PRIDE ® -DBEM
Data Base Engineering Methodology
PHASE 4 - ENTERPRISE PHYSICAL DATA BASE DESIGN
ACTIVITY A - DEVELOP HARDWARE/SOFTWARE APPROACH

EXAMPLES   TOOLS & TECHNIQUES   FUNCTIONAL MATRIX   CHECKLIST   FORMS

TRANSLATE THIS PAGE TO... Chinese (simple)   Japanese       Dutch   French     German     Italian    
Free Translation courtesy of ALS      Chinese (traditional)   Korean       Portuguese       Russian       Spanish         

CONTENTS

This section contains the following:


 
    BUSINESS PURPOSE

    The purpose of this activity is to determine an enterprise-wide physical data base design strategy based on logical data base design specifications. Consideration is given to both hardware and software. The activity is performed by Data Base Administration and Data Communications Administration.  

    OVERVIEW

    Data Base Administration and Data Communications Administration review the preliminary system and data base designs to become familiar with data and processing requirements. From these specifications, DBA/DCA will devise a method of implementation that will be reviewed with management in the next activity. This process could potentially be extensive. As such, a Detail estimate/schedule is initially prepared only for Activity A. By the end of the activity, DBA/DCA will have greater awareness of design requirements and will be in a position to effectively prepare a complete Detail estimate/schedule for the remaining activities of Phase 4 (B - E).

    In contrast with the logical models, the EPDBM is quite heterogeneous, not only because it may have to represent the structures of various DBMS products, conventional files and even manual files, but also because of the need to cope with existing structures which may or may not be represented in the logical models.

    Data Base Administration is faced with the following hardware/software choices for each newly created record type within a new or existing ELDBM Object:

    • Manual File
    • Conventional Computer File
    • Hierarchical DBMS
    • Network DBMS
    • Relational DBMS

    The next section discusses the situations under which each selection is preferable.

    MANUAL FILES

    There are numerous situations where manual files are the best selection. Signed documents, contracts, and many other kinds of paper documents are still stored in most enterprises and will remain in use until we become a completely paperless society (if that ever happens). Although we should not document every piece of paper in a Data Base Model, some are of great importance for the conduct of business. If they were not included in these models, the business intelligence provided would be grossly incomplete.

    Documents can be defined as inputs and outputs depending on how they are used. If they are used to collect data (as is the case for most forms), they are regarded as inputs. If they are printed reports, they are regarded as outputs. There may be occasions where a form is used as a "turnaround document." In other words, it may be used to collect data and then be presented as a report. In this situation, the form/report is documented as both an input and an output.

    CONVENTIONAL COMPUTER FILES

    In the absence of a DBMS, this is obviously the only choice, but even if a DBMS is available, one may choose to use conventional files for a variety of reasons, depending on the characteristics of the applications involved.

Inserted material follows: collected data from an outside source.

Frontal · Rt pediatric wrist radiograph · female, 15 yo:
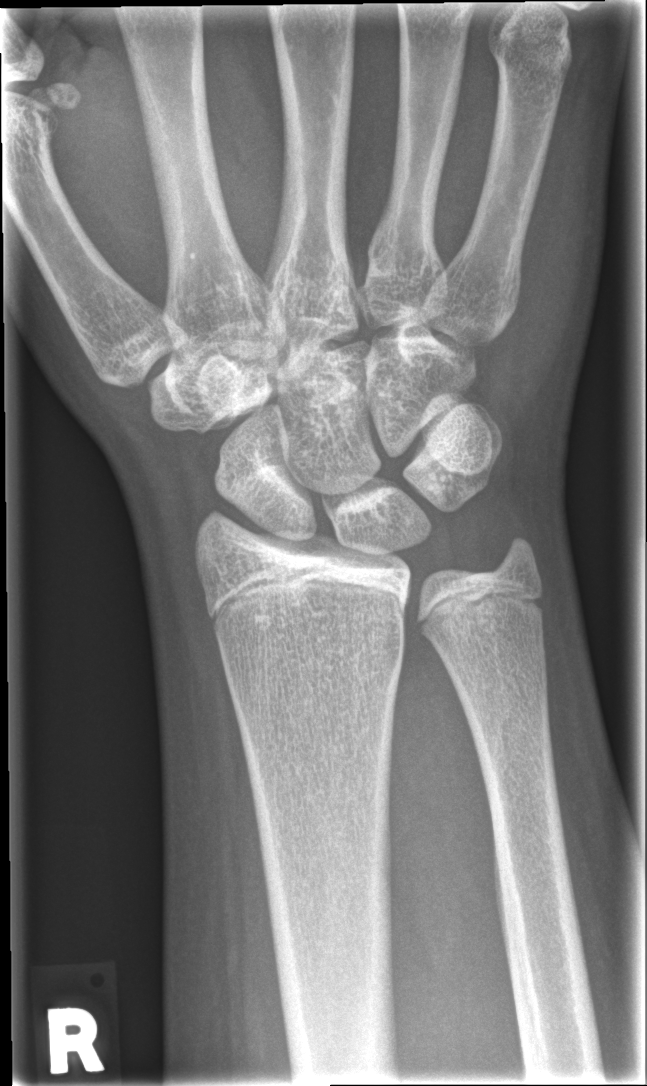
FINDINGS — No fracture annotation.
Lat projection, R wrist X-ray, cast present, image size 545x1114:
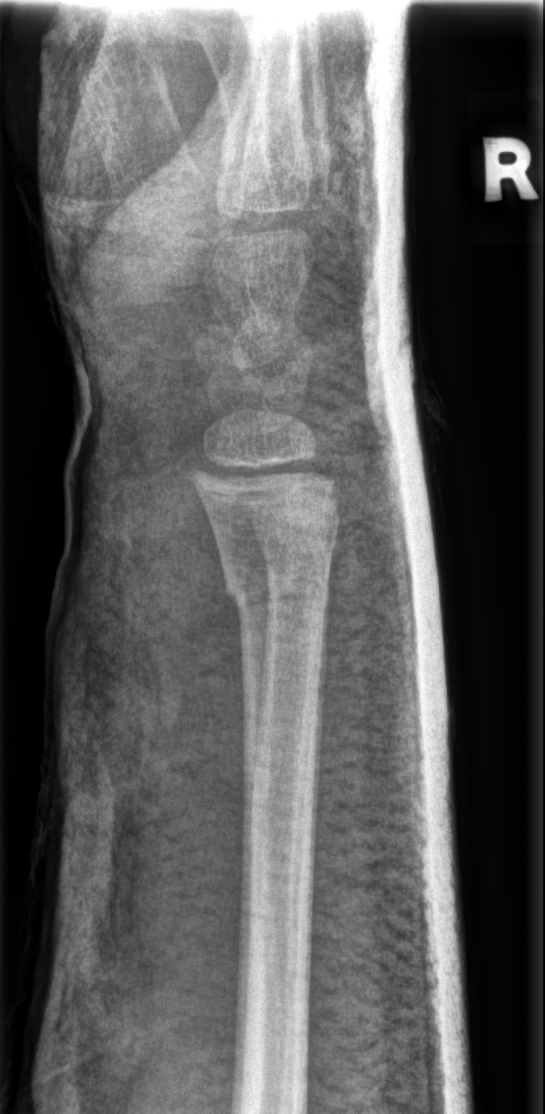

{
  "fracture": "1 @ <222,559>-<333,615>"
}

In general, they can be sequential, indexed or direct access, with various options that depend on the particular operating system being used.

    If a response time of hours or more is acceptable to all applications that use a record, and relationships with other records have little or no use, batch processing of sequential files may be the most economical solution. For example, many large commercial banks process hundreds of thousands of transactions a day that come in the mail or through Clearing Houses. There is no point in providing response times of seconds to these transactions (which would be near the limit of the fastest DBMS with currently available hardware) since they have a daily processing cycle.

    At the other extreme, some real time control applications requiring split-second response times must also use flat direct access files since available DBMS products are slower.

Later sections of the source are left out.